And many of the rude get elected. By this time, Miss Manners notes, there are few others among whom to choose.
In the flush of victory, winners often promise a new era of civility. They are going to elevate the tone in Washington. But the success of their rude campaign techniques serves as a reminder that no matter what the voters say, they appreciate being represented by someone who packs a forceful snarl and has a blunt way of challenging opposition.
Yet when things get nasty, those fickle voters start complaining again about the rudeness in Washington. So in keeping with prevailing notions of spreading love, an attempt is made to instill civility according to the peculiar belief that people who know one another well are bound to be kind to one another. Off the offenders go on a pleasant boondoggle, getting to be friends.
If this actually worked, and political opponents suppressed their differences in the interest of pleasing one another, the result would be cronyism, which exists at the expense of their constituencies. That is not an acceptable solution.
The only way a government works is when its officials learn to remain civil while airing their disagreements so that they can reach workable compromises.
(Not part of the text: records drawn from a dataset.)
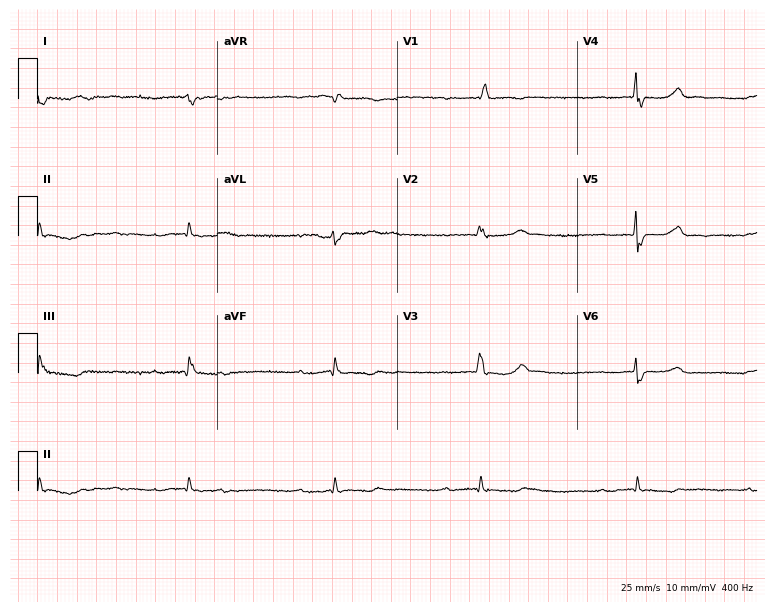
Electrocardiogram, a female patient, 67 years old. Of the six screened findings (first-degree AV block, right bundle branch block (RBBB), left bundle branch block (LBBB), sinus bradycardia, atrial fibrillation (AF), sinus tachycardia), none is recorded.
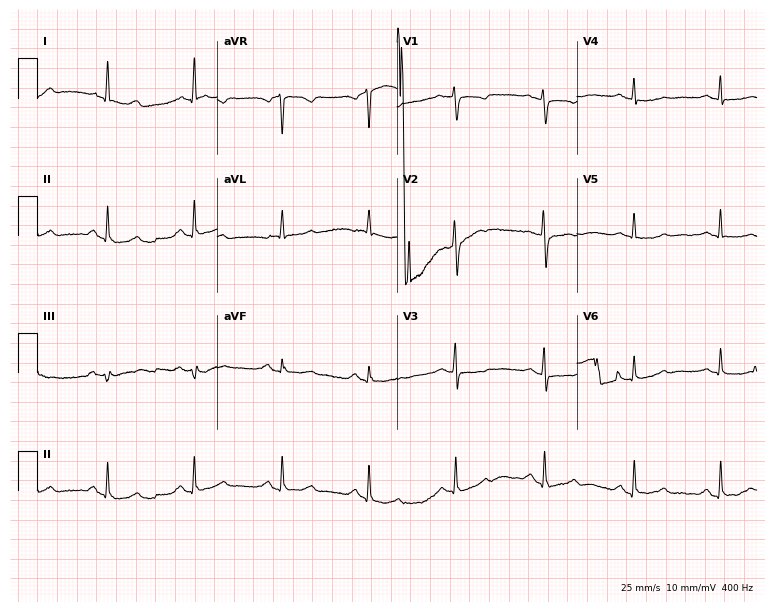
Standard 12-lead ECG recorded from a 66-year-old woman (7.3-second recording at 400 Hz). Read as a normal ECG.
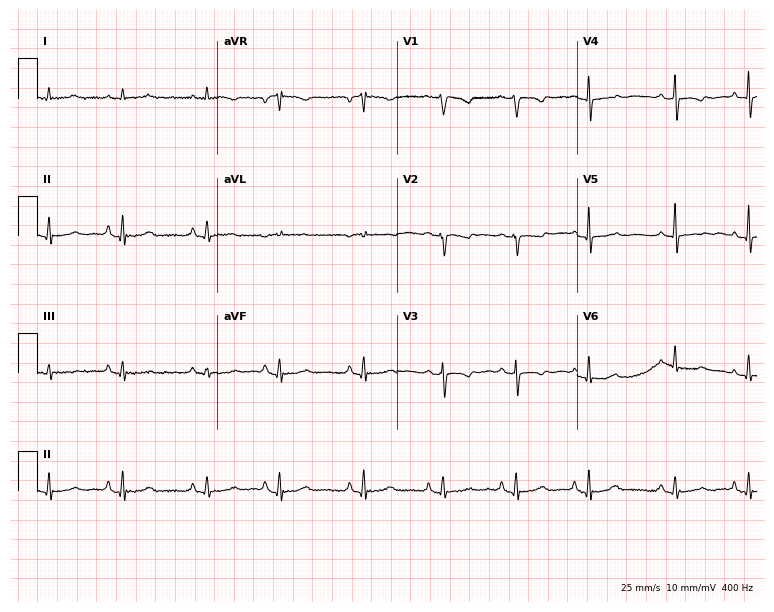
Resting 12-lead electrocardiogram. Patient: a 66-year-old woman. None of these six findings is recorded: first-degree AV block, right bundle branch block, left bundle branch block, sinus bradycardia, atrial fibrillation, sinus tachycardia. Only these six findings were labelled.
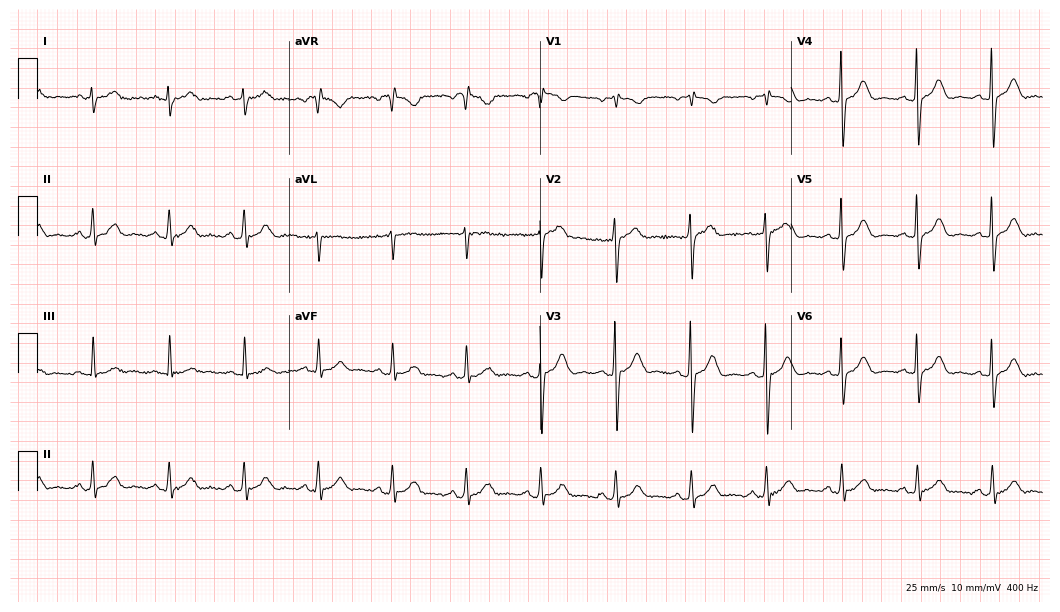
12-lead ECG from a 33-year-old man (10.2-second recording at 400 Hz). Recorded interpretation: within normal limits.
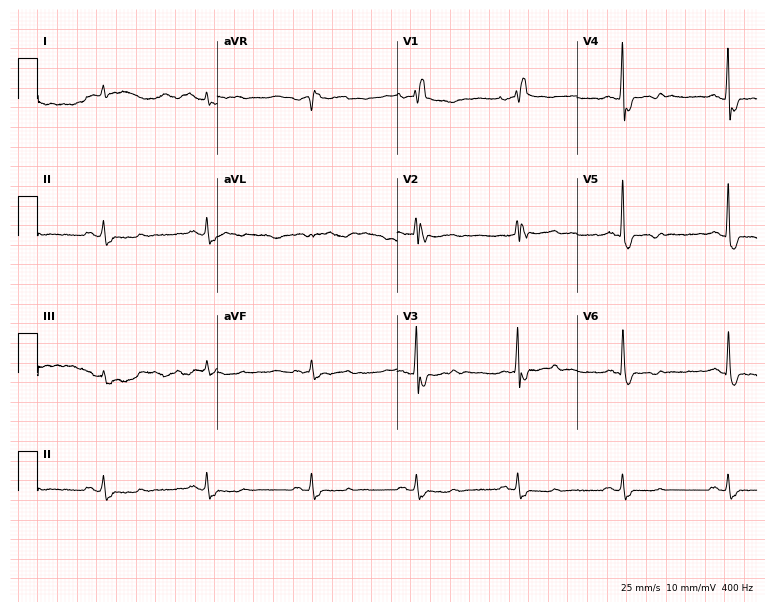
12-lead ECG from a 68-year-old woman. Shows right bundle branch block (RBBB).
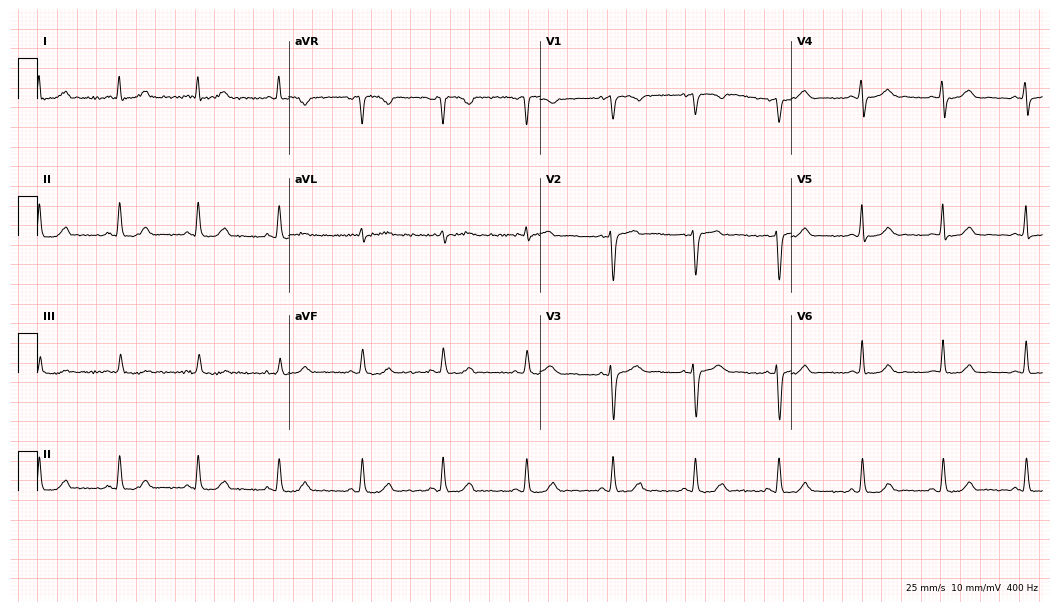
Resting 12-lead electrocardiogram. Patient: a 37-year-old woman. Read as a normal ECG.
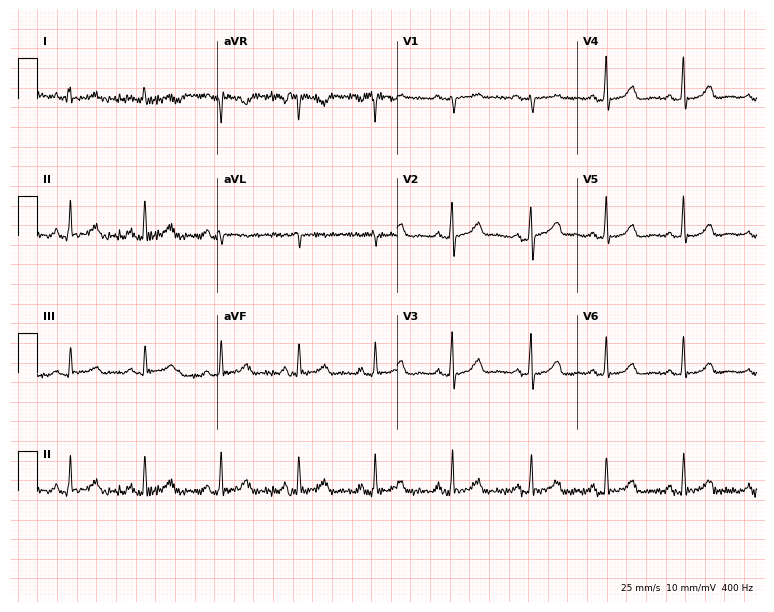
Electrocardiogram, a female, 39 years old. Overall reading on record: normal ECG.
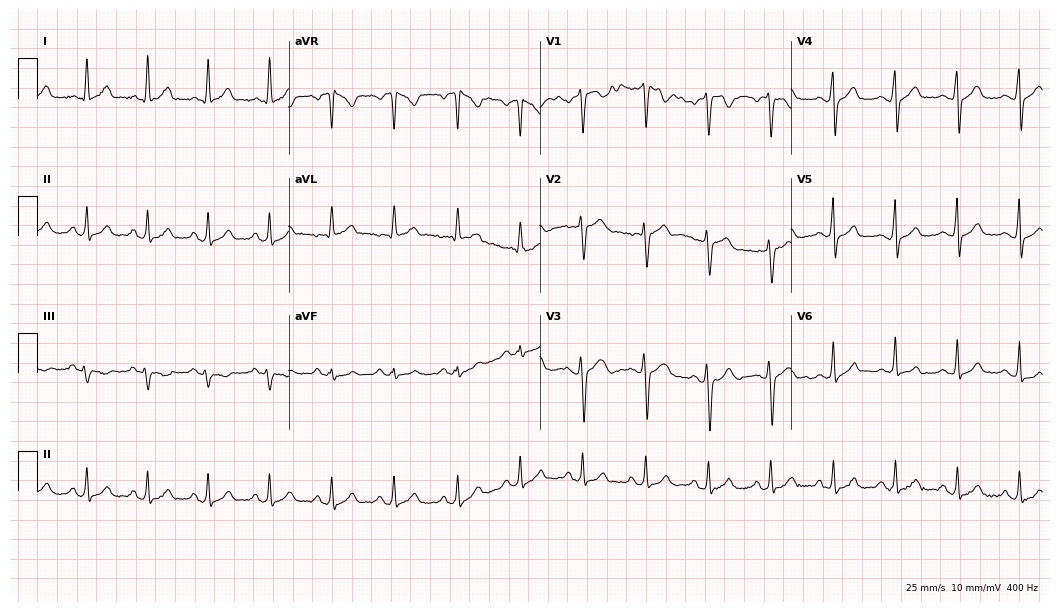
12-lead ECG from a 23-year-old male patient. Labelled as a normal ECG.
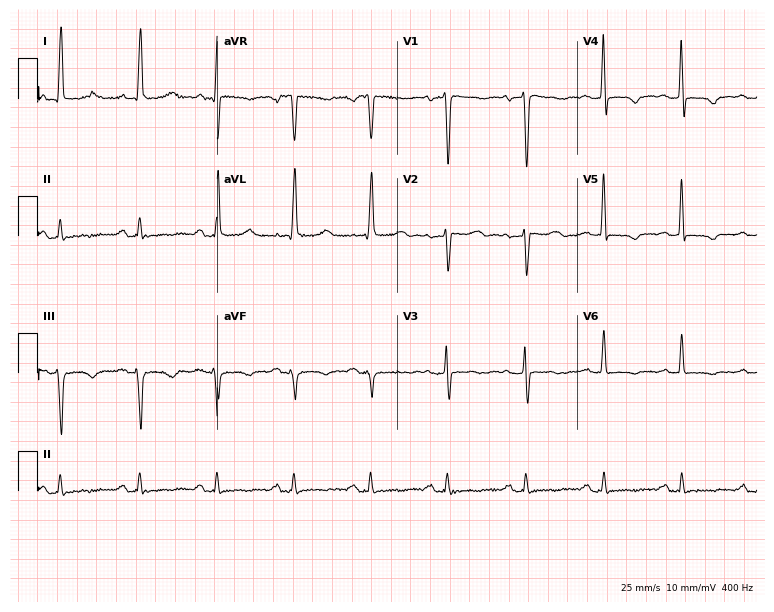
ECG (7.3-second recording at 400 Hz) — a female patient, 50 years old. Screened for six findings — first-degree AV block, right bundle branch block, left bundle branch block, sinus bradycardia, atrial fibrillation, sinus tachycardia — none is recorded.

Campaigns serve as demonstrations of how well the candidates can do that.
So if the folks in Washington are rude, whose fault is that?
Dear Miss Manners:
I think that in the world of mega-philanthropy, the donation of large amounts of money by the rich and famous to endow edifices dedicated to themselves is offensive. These are usually opera houses, museums or similar institutions frequented only by others in their own social stratum.
But it is so hard to persuade the poor to endow public institutions.
So although it is true that the fastidious should adhere to the policy of memorializing the dead, rather than their lively selves, we take what we can get.
Fortunately, it is not hard to get the poor to take advantage of this largess. Miss Manners assures you that if you were to visit museums and opera houses, you would find them filled with people who are distinguished by their interests, not their incomes.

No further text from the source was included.